カジノを含む旅行・レジャー産業は消費者裁量産業であるため、インフレや観光客の財布の紐が固くなるといったことに非常に敏感なのだ。
米連邦準備制度理事会(FRB)がインフレを抑制するための主要な手段である金利の上昇は、別の理由でゲーム産業の足かせとなる可能性がある。このグループはアメリカで最も負債を抱えているグループの一つであり、借入コストの上昇は、場合によっては必要な借り換えの魅力を減退させてしまう。
Moody’sは次のように付け加えている。
「最終的には、アメリカのゲーミング企業は、より厳しい金利環境下で借り換えを行う必要がある。今後3年間に満期を迎える負債は多くないが、2025年12月までに多額の資金を必要とする負債を償還するアメリカのゲーミング会社が3社ある。」
同社は「金利が大幅に上昇する時期に、負債資本構造の大部分を借り換える必要がある」可能性のある事業者として、Caesars Entertainment(NASDAQ:CZR)、MGM Resorts International(NYSE:MGM)、Wynn Resorts(NASDAQ:WYNN)を挙げている。
Moody’s、フリーキャッシュの減少を予想
フリーキャッシュフローはカジノゲーム株に関して投資家が最も欲しがる特性の一つであるが、マクロ経済の懸念によって金利・税金・減価償却前利益(EBITDA)が抑制されると、この指標はつまづく可能性がある。

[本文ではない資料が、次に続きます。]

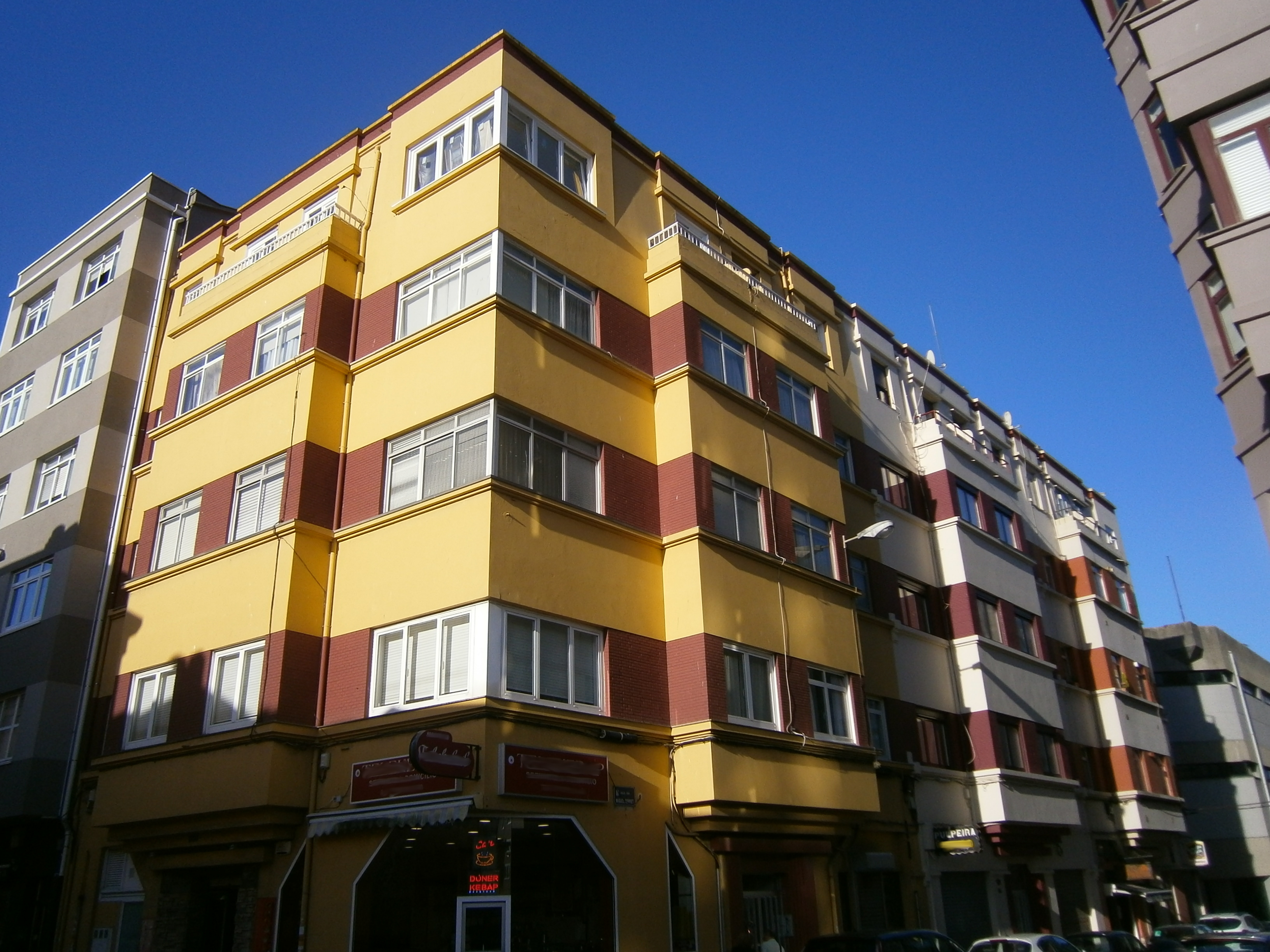 Edificio art deco na rúa da Torre da Coruña, de Peregrín Estellés

また、フリーキャッシュフローの減少はオペレータの債務返済能力を圧迫する可能性があり、不況が到来した場合の懸念材料となり得る。
Moody’sは次のように結論付けた。
「経済が弱体化し続ければ、EBITDAの業績に圧力がかかり、金利上昇圧力は負債コストの上昇に伴いフリーキャッシュフローをカニバリゼーションするだろう。」
「同様に、営業状況の悪化が続けば、現金資源を維持するために資本支出はさらに維持水準に向けられる可能性がある。弊社はアメリカのゲーミング発行者が、通常ディストレスト・エクスチェンジ(DE)として分類されるファイナンシャル・エンジニアリング型の取引、あるいはデフォルトにますます向かうと見ている。」